Here, we take a different approach to overcoming the problem of missing fetal weights in population data. We focus on generating algorithms that take as input maternal and infant birth characteristics, and output predicted fetal weights. We then evaluate how predicted fetal weights compare to actual fetal weights using several different approaches: 1) by estimating the correlation between predicted and actual fetal weights; 2) by comparing the gestational week specific quantiles of actual and predicted fetal weights; and 3) by examining the relation between smoking status and small-for-gestational-age birth, with the latter defined using actual and predicted data. In principle, correctly capturing features of birth data that accurately predict fetal weight across gestation would enable researchers to generate such predictions in a wide range of empirical settings.8 We evaluate this principle in practice.

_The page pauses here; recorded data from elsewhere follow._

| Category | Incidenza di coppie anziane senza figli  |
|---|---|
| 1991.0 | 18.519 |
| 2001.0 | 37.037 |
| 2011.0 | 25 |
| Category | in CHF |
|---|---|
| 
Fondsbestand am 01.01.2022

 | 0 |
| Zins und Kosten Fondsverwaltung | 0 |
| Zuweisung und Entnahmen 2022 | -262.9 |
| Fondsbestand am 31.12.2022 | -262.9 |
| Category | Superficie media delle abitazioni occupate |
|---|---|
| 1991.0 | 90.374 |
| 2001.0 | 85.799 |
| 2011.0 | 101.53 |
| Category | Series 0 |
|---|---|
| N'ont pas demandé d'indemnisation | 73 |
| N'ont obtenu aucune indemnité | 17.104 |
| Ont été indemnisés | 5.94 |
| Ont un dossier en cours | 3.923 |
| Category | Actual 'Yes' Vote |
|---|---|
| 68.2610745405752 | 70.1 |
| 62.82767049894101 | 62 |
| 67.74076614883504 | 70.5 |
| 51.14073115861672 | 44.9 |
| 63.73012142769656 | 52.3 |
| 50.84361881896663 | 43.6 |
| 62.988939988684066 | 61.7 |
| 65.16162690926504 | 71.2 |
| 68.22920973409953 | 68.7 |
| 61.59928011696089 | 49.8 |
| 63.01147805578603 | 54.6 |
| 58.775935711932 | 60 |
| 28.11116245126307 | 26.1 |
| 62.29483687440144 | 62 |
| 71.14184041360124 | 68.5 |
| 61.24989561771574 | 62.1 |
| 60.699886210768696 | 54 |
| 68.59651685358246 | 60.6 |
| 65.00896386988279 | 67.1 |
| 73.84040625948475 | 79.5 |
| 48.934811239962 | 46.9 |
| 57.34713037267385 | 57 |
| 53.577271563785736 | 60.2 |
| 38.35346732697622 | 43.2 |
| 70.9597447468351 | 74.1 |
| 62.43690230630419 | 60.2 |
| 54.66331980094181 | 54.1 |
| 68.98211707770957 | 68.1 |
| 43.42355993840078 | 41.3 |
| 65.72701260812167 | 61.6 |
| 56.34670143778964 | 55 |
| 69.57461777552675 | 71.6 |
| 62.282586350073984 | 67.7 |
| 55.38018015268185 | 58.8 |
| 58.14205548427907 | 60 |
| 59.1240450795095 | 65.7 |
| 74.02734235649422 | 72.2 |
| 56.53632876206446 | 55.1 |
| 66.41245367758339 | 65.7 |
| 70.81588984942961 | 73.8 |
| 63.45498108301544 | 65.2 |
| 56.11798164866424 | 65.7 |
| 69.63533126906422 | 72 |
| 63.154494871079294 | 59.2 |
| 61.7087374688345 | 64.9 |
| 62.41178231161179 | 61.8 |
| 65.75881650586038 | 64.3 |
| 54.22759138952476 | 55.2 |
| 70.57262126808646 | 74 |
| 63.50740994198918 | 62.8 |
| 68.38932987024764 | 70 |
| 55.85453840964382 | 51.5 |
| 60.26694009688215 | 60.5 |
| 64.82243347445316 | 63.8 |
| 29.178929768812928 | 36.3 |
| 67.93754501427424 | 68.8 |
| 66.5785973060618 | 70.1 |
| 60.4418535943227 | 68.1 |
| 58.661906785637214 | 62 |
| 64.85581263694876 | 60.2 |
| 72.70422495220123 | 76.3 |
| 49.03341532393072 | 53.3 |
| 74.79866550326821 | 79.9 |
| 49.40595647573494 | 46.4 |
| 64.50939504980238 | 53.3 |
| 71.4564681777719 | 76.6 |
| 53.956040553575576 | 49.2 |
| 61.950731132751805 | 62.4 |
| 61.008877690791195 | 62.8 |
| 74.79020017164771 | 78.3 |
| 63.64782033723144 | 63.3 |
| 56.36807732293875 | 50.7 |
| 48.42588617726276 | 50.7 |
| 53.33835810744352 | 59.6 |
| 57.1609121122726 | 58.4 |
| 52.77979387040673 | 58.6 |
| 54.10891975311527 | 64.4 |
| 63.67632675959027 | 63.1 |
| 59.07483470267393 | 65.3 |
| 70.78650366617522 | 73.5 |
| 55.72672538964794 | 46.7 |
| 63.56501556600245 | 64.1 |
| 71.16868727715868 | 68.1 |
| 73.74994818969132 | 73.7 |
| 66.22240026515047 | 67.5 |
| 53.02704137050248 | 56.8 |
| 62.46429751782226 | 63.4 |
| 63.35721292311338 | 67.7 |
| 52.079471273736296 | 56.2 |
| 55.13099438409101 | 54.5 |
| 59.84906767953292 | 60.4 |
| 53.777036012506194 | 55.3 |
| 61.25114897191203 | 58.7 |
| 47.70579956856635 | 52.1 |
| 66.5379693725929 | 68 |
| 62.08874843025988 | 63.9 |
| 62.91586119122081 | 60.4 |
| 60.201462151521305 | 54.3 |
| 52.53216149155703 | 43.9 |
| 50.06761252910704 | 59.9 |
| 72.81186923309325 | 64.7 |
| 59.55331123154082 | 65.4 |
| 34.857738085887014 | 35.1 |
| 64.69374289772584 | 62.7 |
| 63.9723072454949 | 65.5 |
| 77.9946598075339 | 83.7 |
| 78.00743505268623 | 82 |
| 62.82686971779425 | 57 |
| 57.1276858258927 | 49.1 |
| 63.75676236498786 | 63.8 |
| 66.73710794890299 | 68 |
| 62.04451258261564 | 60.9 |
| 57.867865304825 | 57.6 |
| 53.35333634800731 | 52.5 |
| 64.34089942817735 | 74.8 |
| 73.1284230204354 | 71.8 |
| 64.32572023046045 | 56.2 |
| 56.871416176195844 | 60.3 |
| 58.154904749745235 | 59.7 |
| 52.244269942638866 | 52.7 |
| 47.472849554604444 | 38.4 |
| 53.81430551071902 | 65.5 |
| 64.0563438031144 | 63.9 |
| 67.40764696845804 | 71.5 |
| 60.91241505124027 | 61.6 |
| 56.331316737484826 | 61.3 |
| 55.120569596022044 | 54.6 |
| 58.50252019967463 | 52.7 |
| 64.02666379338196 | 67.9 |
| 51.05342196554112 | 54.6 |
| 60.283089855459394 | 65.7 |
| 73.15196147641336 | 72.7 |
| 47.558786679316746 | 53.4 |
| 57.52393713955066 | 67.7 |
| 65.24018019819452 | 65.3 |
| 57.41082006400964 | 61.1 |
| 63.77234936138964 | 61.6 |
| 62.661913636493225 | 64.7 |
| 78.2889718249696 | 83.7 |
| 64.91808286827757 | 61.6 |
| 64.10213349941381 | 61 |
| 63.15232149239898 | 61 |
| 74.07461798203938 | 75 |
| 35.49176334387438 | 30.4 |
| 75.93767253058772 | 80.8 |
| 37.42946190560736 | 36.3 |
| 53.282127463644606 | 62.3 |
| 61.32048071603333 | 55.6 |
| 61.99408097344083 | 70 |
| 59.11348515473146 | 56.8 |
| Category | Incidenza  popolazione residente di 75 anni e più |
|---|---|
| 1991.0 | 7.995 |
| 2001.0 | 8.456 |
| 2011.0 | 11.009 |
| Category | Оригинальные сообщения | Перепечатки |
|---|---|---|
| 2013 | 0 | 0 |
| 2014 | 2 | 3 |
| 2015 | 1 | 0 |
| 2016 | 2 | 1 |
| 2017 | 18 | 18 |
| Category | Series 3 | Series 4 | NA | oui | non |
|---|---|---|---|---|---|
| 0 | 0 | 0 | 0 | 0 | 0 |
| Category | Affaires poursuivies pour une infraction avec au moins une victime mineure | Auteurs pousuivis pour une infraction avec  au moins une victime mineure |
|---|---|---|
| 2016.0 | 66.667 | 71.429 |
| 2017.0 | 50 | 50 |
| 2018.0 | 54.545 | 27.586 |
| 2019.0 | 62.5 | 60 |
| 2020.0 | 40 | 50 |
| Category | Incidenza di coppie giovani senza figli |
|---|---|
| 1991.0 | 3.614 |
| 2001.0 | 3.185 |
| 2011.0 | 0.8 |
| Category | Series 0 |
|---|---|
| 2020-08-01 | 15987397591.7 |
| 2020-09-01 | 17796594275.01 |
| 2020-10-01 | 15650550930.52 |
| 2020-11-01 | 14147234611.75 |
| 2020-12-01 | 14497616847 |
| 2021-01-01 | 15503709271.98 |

Specifically, we explore the potential of combining data available at birth with regression-based and machine learning algorithms to generate population-specific fetal weight curves for a given application. In particular, we: (1) assess whether machine learning algorithms can accurately predict estimated fetal weight over the course of gestation using readily available ex utero information (e.g., birthweight, race, gestational age at birth); and (2) assess the relationship between smoking and fetal/birthweight weight across gestation when the latter is quantified with: a) clinically estimated and predicted fetal weight distributions, and b) actual birthweight distributions.
Methods
Data
Data were obtained from the Magee Obstetric Medical and Infant (MOMI) database, which includes maternal, fetal and neonatal demographic and clinical data from all deliveries at Magee-Womens Hospital, University of Pittsburgh Medical Center, Pittsburgh, PA. MOMI data were used with the approval of the Institutional Review Board of the University of Pittsburgh (IRB# PRO15020176, approved Feb 16 2015). Patients provided informed consent upon admission. The database is updated to incorporate new data every 3–6 months. With each update, data points included in the MOMI database are selected randomly and compared against prenatal records and delivery documentation to assure accuracy of variables including, gestational age at delivery, neonatal sex, parity, Apgar scores. We considered all singleton pregnancies that resulted in live births between 1999–2013, our main cohort consisted of 18,517 live-born singleton pregnancies, with data on 31,948 clinical ultrasound visits from 20 weeks of gestation onwards.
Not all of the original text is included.